Wie gehen Freunde, Bekannte damit um, wenn Sie das hören?
Die meisten sind ein bisschen überrascht. Viele informieren sich irgendwann über verschiedene Bestattungsarten und finden es richtig, wenn man auf dem Friedhof landet, weil das eben so ist.
Sie selbst wissen aber nicht, was nach dem Tod mit Ihnen passiert - also was einmal zu sehen ist?
Naja, man wird über die Plastination informiert, aber was dann genau daraus wird, ist mir ehrlich gesagt egal. Für mich gehört der Körper zum Menschen dazu, aber was bleibt ist die Seele. Das ist das was ich mir bewahre, wie ich mich auch an andere erinnere. Ich gehe selbst nie auf den Friedhof. Mein Vati ist ganz normal begraben, ich besuche ihn aber nie. Ich sehe mir lieber sein Bild an, vielleicht ein Erinnerungsstück, ich brauche keinen Ort, wo der Körper liegt, der nach gewisser Zeit sowieso nicht mehr da ist. Bei mir ist der Mensch im Geist lebendig. Ich weiß wer er war.
Hat dieser Schritt Ihre Einstellung zu Dingen verändert, leben Sie seitdem anders?
Würde ich nicht sagen. Das war auch vorher meine Einstellung und ich bin von jeder Ausstellung mehr beeindruckt. Ich habe vorhin gerade den Entschluss gefasst, dass ich mit meinen Enkeln hier her gehen werde. Natürlich frage ich sie, ob sie das möchten.
Haben Sie mit Ihren Enkeln darüber gesprochen?
Also, die Kinder sind 13 und acht Jahre. Die Große weiß es. Ich finde, man sollte im Leben Zeit mit seinen Enkeln verbringen und nicht verlangen, dass dann irgendwas nach dem Tod passiert. Das ist jedem seine Privatsache. Auch die Angelegenheit meiner Enkel. Die können das später halten wie sie wollen.
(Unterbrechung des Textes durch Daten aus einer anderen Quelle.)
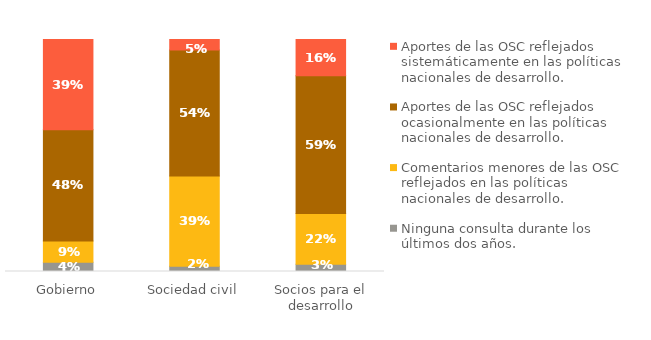
| Category | Ninguna consulta durante los últimos dos años. | Comentarios menores de las OSC reflejados en las políticas nacionales de desarrollo. | Aportes de las OSC reflejados ocasionalmente en las políticas nacionales de desarrollo. | Aportes de las OSC reflejados sistemáticamente en las políticas nacionales de desarrollo. |
|---|---|---|---|---|
| Gobierno | 0.04 | 0.091 | 0.477 | 0.386 |
| Sociedad civil | 0.023 | 0.386 | 0.54 | 0.045 |
| Socios para el desarrollo | 0.031 | 0.219 | 0.594 | 0.156 |
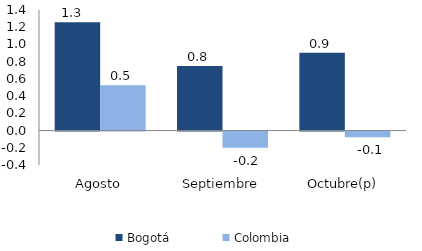
| Category | Bogotá | Colombia |
|---|---|---|
| Agosto | 1.256 | 0.527 |
| Septiembre | 0.75 | -0.187 |
| Octubre(p) | 0.903 | -0.066 |
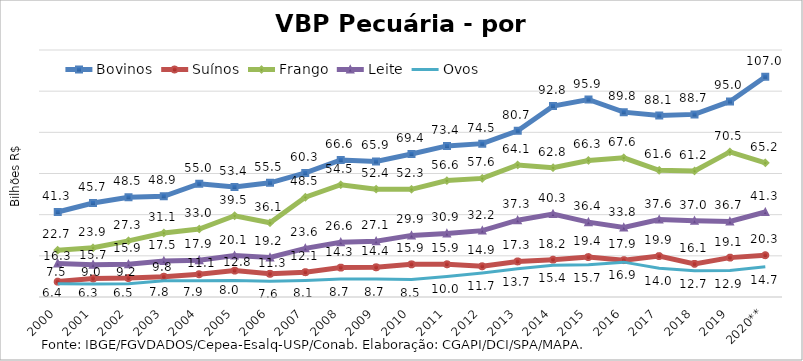
| Category | Bovinos | Suínos | Frango | Leite | Ovos |
|---|---|---|---|---|---|
| 2000 | 41.314 | 7.481 | 22.733 | 16.319 | 6.38 |
| 2001 | 45.669 | 8.975 | 23.894 | 15.703 | 6.287 |
| 2002 | 48.463 | 9.198 | 27.275 | 15.901 | 6.478 |
| 2003 | 48.912 | 9.83 | 31.095 | 17.51 | 7.836 |
| 2004 | 55.032 | 11.053 | 33.019 | 17.896 | 7.942 |
| 2005 | 53.428 | 12.814 | 39.476 | 20.128 | 7.996 |
| 2006 | 55.471 | 11.272 | 36.064 | 19.226 | 7.595 |
| 2007 | 60.285 | 12.053 | 48.455 | 23.635 | 8.072 |
| 2008 | 66.561 | 14.272 | 54.545 | 26.588 | 8.717 |
| 2009 | 65.867 | 14.427 | 52.37 | 27.107 | 8.692 |
| 2010 | 69.444 | 15.871 | 52.307 | 29.936 | 8.454 |
| 2011 | 73.413 | 15.896 | 56.573 | 30.86 | 9.962 |
| 2012 | 74.507 | 14.926 | 57.629 | 32.248 | 11.677 |
| 2013 | 80.739 | 17.282 | 64.141 | 37.317 | 13.734 |
| 2014 | 92.755 | 18.152 | 62.844 | 40.298 | 15.431 |
| 2015 | 95.947 | 19.398 | 66.344 | 36.375 | 15.712 |
| 2016 | 89.811 | 17.902 | 67.6 | 33.752 | 16.938 |
| 2017 | 88.134 | 19.873 | 61.572 | 37.607 | 13.962 |
| 2018 | 88.725 | 16.094 | 61.236 | 37.048 | 12.696 |
| 2019 | 95.004 | 19.13 | 70.507 | 36.7 | 12.853 |
| 2020** | 107.003 | 20.31 | 65.207 | 41.288 | 14.709 |
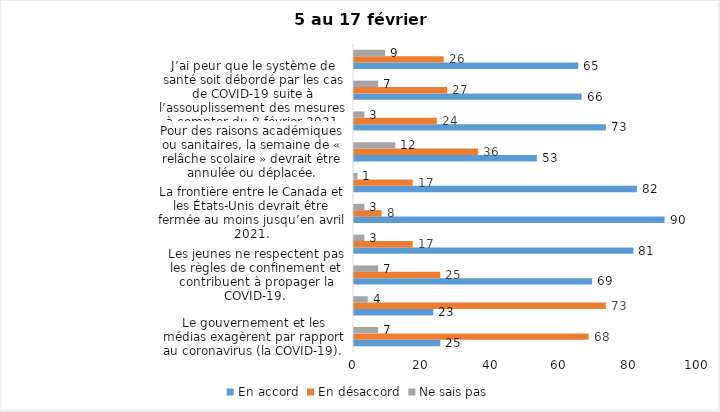
| Category | En accord | En désaccord | Ne sais pas |
|---|---|---|---|
| Le gouvernement et les médias exagèrent par rapport au coronavirus (la COVID-19). | 25 | 68 | 7 |
| Il est exagéré de rester chez soi pour se protéger contre le coronavirus (la COVID-19). | 23 | 73 | 4 |
| Les jeunes ne respectent pas les règles de confinement et contribuent à propager la COVID-19. | 69 | 25 | 7 |
| C’est une bonne chose que les policiers puissent donner facilement des contraventions aux gens qui ne respectent pas les mesures pour prévenir le coronavirus (la COVID-19). | 81 | 17 | 3 |
| La frontière entre le Canada et les États-Unis devrait être fermée au moins jusqu’en avril 2021. | 90 | 8 | 3 |
| Je suis favorable au port du masque ou du couvre-visage dans les
lieux publics extérieurs achalandés (ex. rues, parcs) | 82 | 17 | 1 |
| Pour des raisons académiques ou sanitaires, la semaine de « relâche scolaire » devrait être annulée ou déplacée. | 53 | 36 | 12 |
| C’est une bonne chose de rouvrir les services et commerces non essentiels (salons de coiffure, magasins, musée, industries) à partir du 8 février 2021. | 73 | 24 | 3 |
| J’ai peur que le système de santé soit débordé par les cas de COVID-19 suite à l’assouplissement des mesures à compter du 8 février 2021. | 66 | 27 | 7 |
| J’ai peur que la reprise des cours en présentiel dans les cégeps et les universités génère une augmentation des cas de COVID-19. | 65 | 26 | 9 |

Weder stelle ich Forderungen, noch habe ich Erwartungen. Das muss jeder für sich wissen.
Sind Sie ein lebensfroher Mensch?
Unbedingt. Ich unternehme viel, bin Mitglied im Historischen Besiedlungszug A.D. 1156, die die Besiedlung des heutigen Sachsen nachstellen und ich mache Musik in einer Band.
In einer Band? Was spielen Sie da?
Ich singe. Rock, Oldies.
Das ist ja klasse. Ich wünsche Ihnen ein spannendes Leben.